» Material to process
== Segment start ==

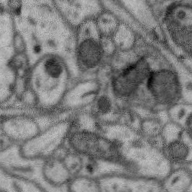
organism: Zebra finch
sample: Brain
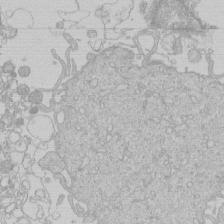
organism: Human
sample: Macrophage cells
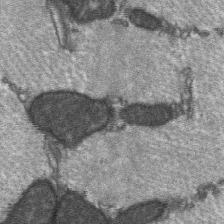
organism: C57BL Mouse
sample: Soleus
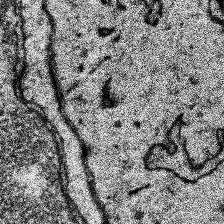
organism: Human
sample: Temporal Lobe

== Segment end ==
== Segment start ==

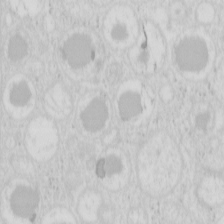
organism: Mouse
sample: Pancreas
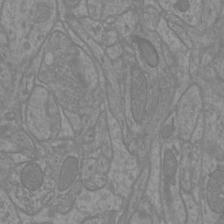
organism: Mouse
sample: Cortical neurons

== Segment end ==
== Segment start ==

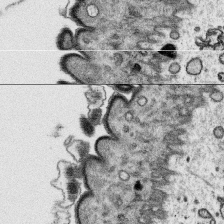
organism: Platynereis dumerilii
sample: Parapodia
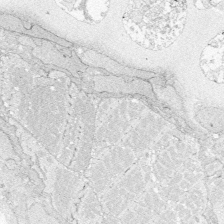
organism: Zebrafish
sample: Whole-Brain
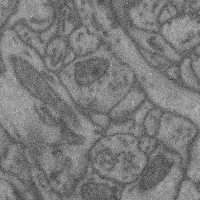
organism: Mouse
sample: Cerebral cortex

== Segment end ==

» Work instruction
Within the listing, count the lines that contain the word "sample", and give the count by itself.

» Response to this task
9